Przed dwoma laty więzień uciekł mającym pilnować go strażnikom z jednego z warszawskich szpitali. Odpowiednie władze Służby Więziennej zdecydowały o wydaleniu funkcjonariuszy ze służby, lecz sprawa trafiła do sądu, m.in. w Ostrołęce. Z prawnego punktu widzenia było sporo wątpliwości, co do takiego rozstrzygnięcia. Ostatecznie sąd zdecydował o wymierzeniu innej kary.
Więzień uciekł ze „strefy brudnej”
3 czerwca 2020 roku.

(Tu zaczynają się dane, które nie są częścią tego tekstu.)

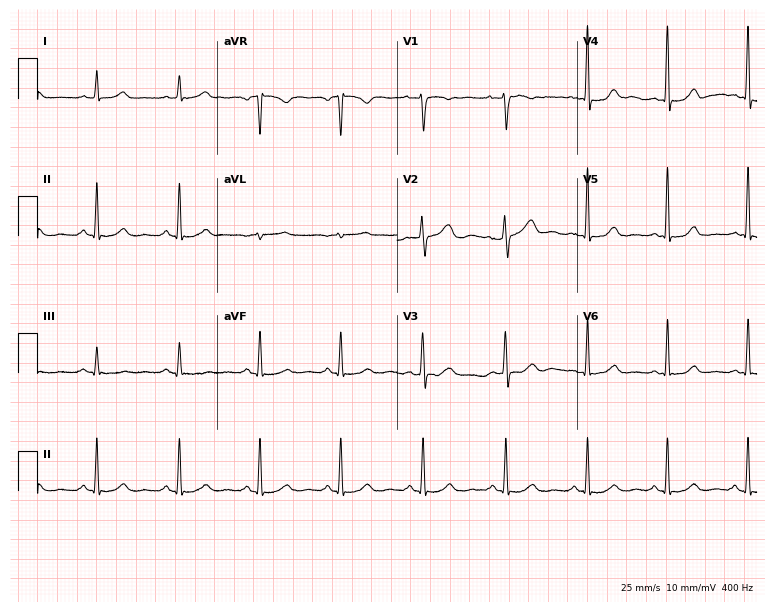
Resting 12-lead electrocardiogram (7.3-second recording at 400 Hz). Patient: a 49-year-old woman. None of these six findings is recorded: first-degree AV block, right bundle branch block, left bundle branch block, sinus bradycardia, atrial fibrillation, sinus tachycardia.
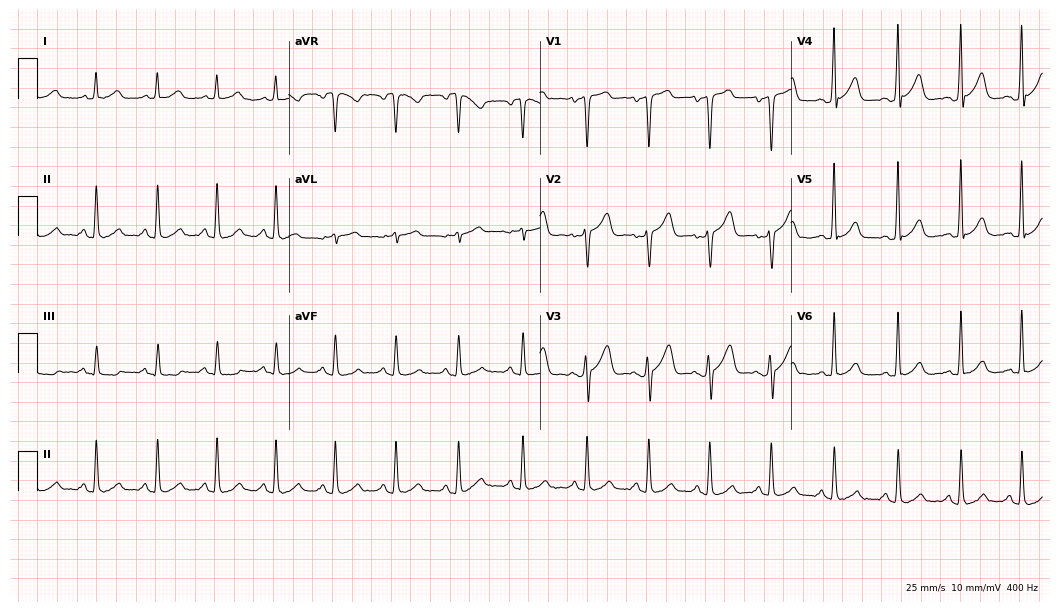
Resting 12-lead electrocardiogram (10.2-second recording at 400 Hz). Patient: a 44-year-old male. None of these six findings is recorded: first-degree AV block, right bundle branch block, left bundle branch block, sinus bradycardia, atrial fibrillation, sinus tachycardia. Only these six findings were labelled.
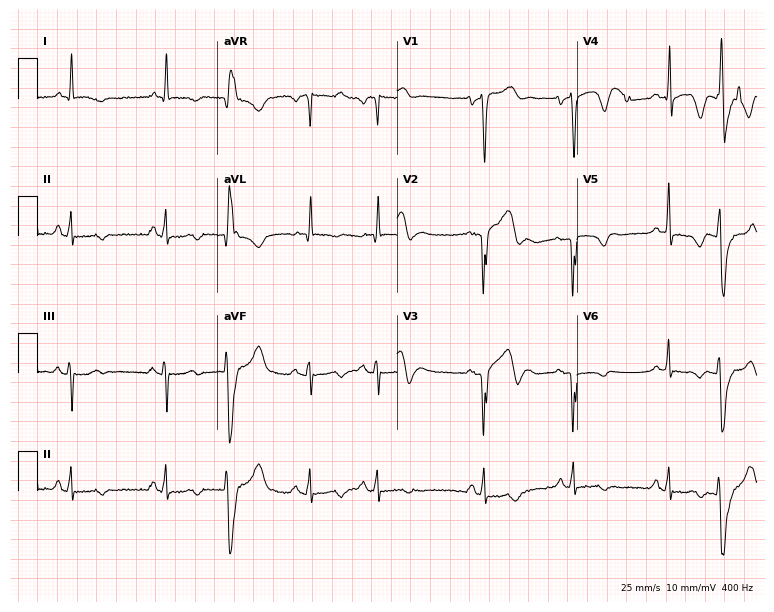
12-lead ECG from a male patient, 69 years old. No first-degree AV block, right bundle branch block (RBBB), left bundle branch block (LBBB), sinus bradycardia, atrial fibrillation (AF) or sinus tachycardia recorded for this tracing. Findings outside these six are not listed.
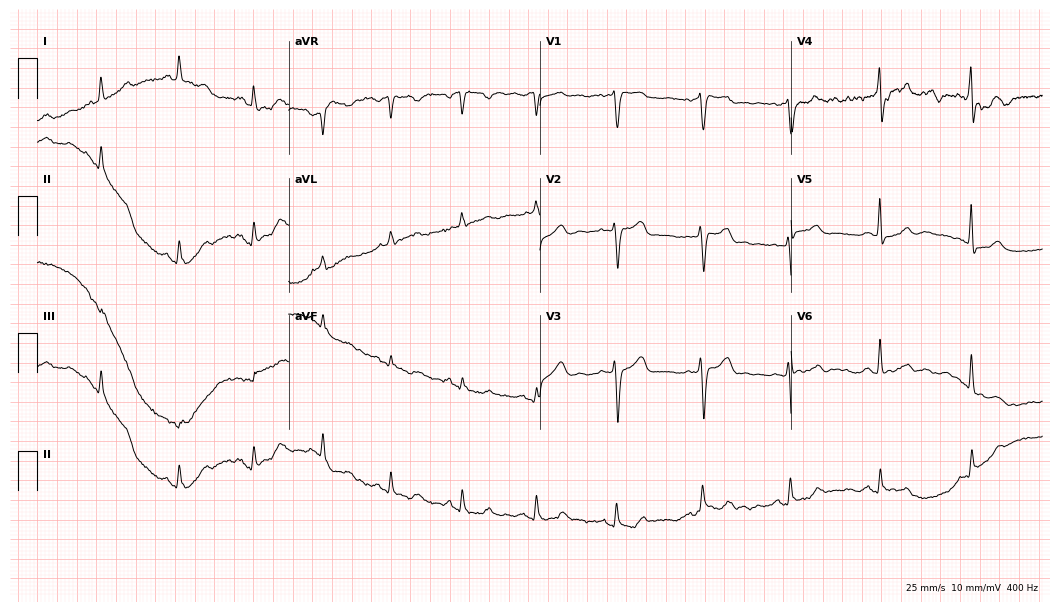
ECG (10.2-second recording at 400 Hz) — a male patient, 56 years old. Screened for six findings — first-degree AV block, right bundle branch block, left bundle branch block, sinus bradycardia, atrial fibrillation, sinus tachycardia — none is recorded.
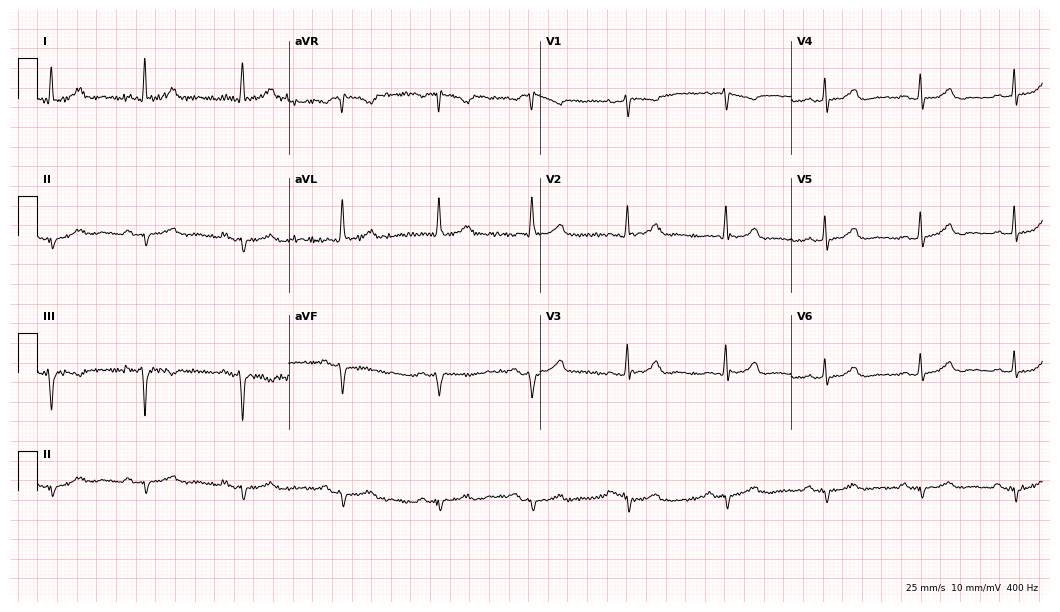
12-lead ECG (10.2-second recording at 400 Hz) from a female patient, 62 years old. Screened for six findings — first-degree AV block, right bundle branch block, left bundle branch block, sinus bradycardia, atrial fibrillation, sinus tachycardia — none is recorded.
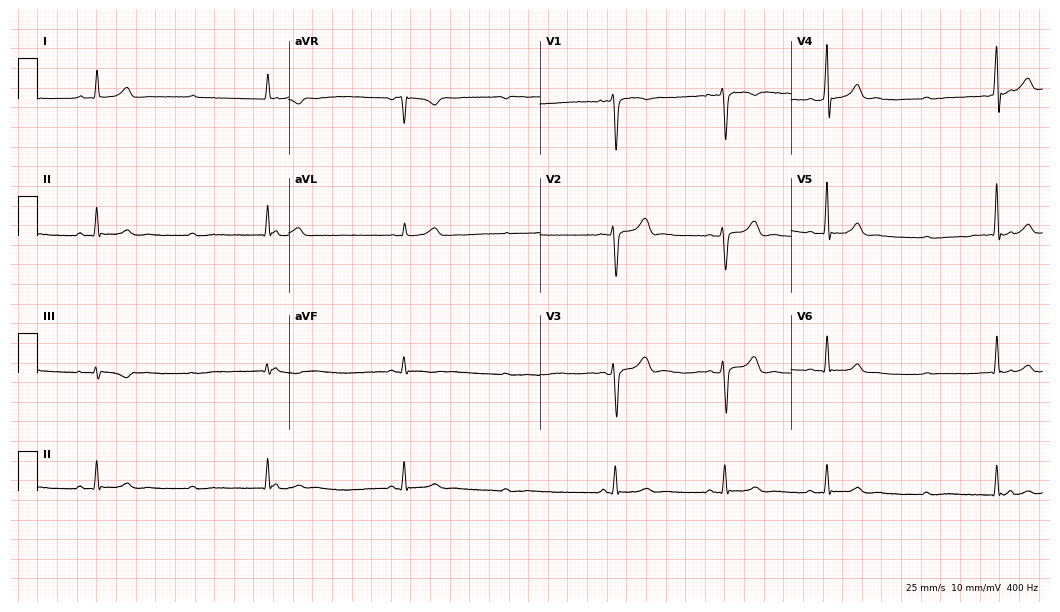
Electrocardiogram (10.2-second recording at 400 Hz), a man, 19 years old. Of the six screened findings (first-degree AV block, right bundle branch block, left bundle branch block, sinus bradycardia, atrial fibrillation, sinus tachycardia), none is recorded.
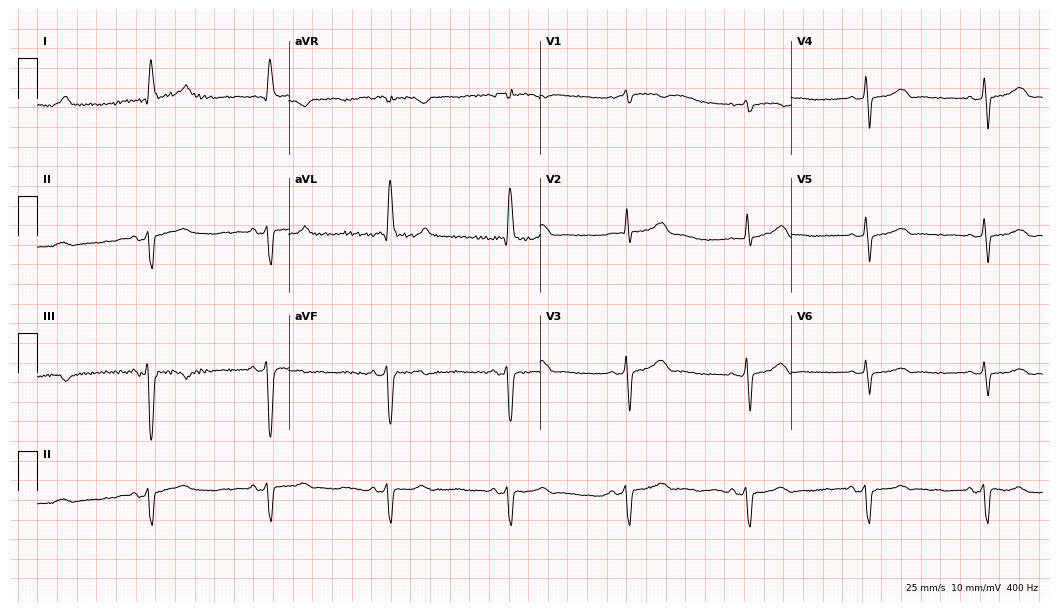
ECG (10.2-second recording at 400 Hz) — a female, 82 years old. Screened for six findings — first-degree AV block, right bundle branch block (RBBB), left bundle branch block (LBBB), sinus bradycardia, atrial fibrillation (AF), sinus tachycardia — none is recorded. Other findings, if any, are not listed.
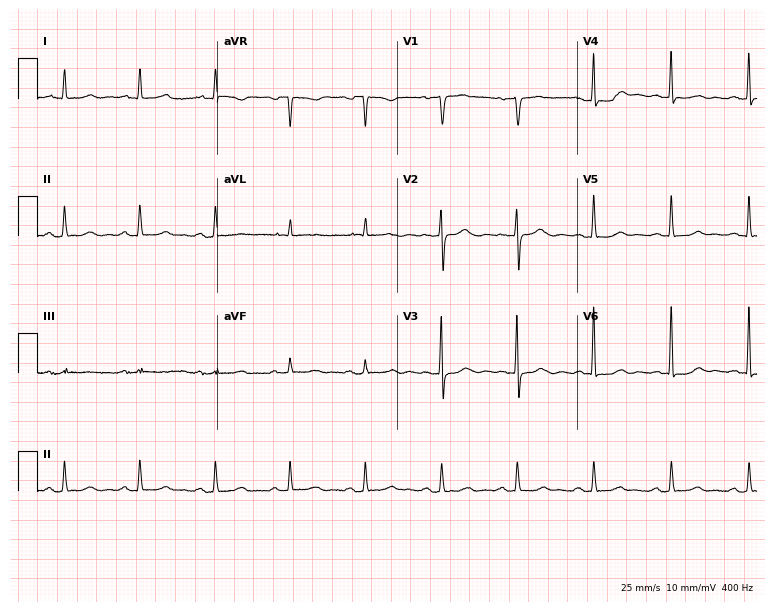
ECG (7.3-second recording at 400 Hz) — a 62-year-old female. Screened for six findings — first-degree AV block, right bundle branch block, left bundle branch block, sinus bradycardia, atrial fibrillation, sinus tachycardia — none is recorded. Findings outside these six are not listed.
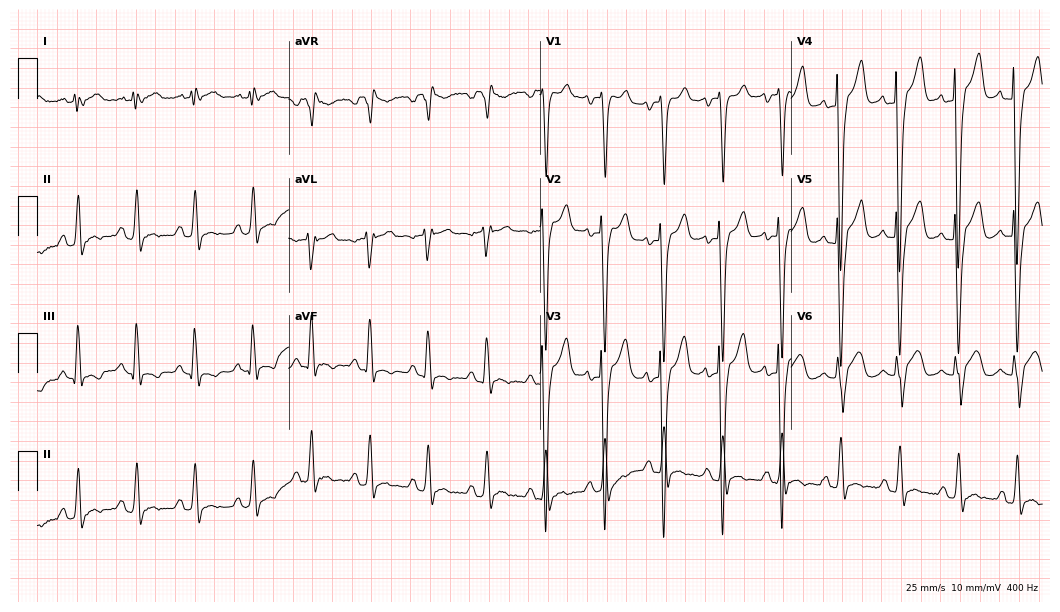
ECG (10.2-second recording at 400 Hz) — a female patient, 61 years old. Screened for six findings — first-degree AV block, right bundle branch block (RBBB), left bundle branch block (LBBB), sinus bradycardia, atrial fibrillation (AF), sinus tachycardia — none is recorded. Other findings, if any, are not listed.
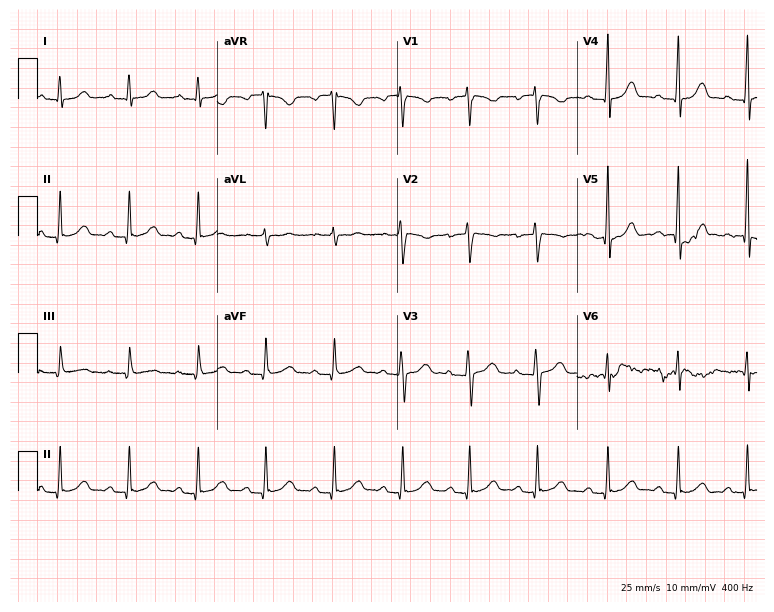
Electrocardiogram, a 39-year-old female patient. Overall reading on record: normal ECG.

Trwa właśnie pierwsza fala koronawirusa w Polsce, obowiązuje ścisły reżim sanitarny. W jednym z warszawskich aresztów do osadzonego, który odbywa karę ośmiu miesięcy pozbawienia wolności za jazdę pod wpływem alkoholu w warunkach recydywy, wzywana jest karetka pogotowia. Osadzony uskarża się na bardzo silny ból kręgosłupa, kończyn, niedowład oraz brak czucia. Ratownicy decydują o przewiezieniu więźnia do szpitala, a to musi odbywać się w konwoju.
Do konwoju wyznaczono dwóch strażników. Wyposażono ich w broń, ręczne miotacze pieprzowe, pałki służbowe, kajdanki, kajdanki zespolone, kamizelki i zestawy ochrony osobistej, w tym kombinezony. Strażnicy odbierają instrukcje i jadą z osadzonym do szpitala.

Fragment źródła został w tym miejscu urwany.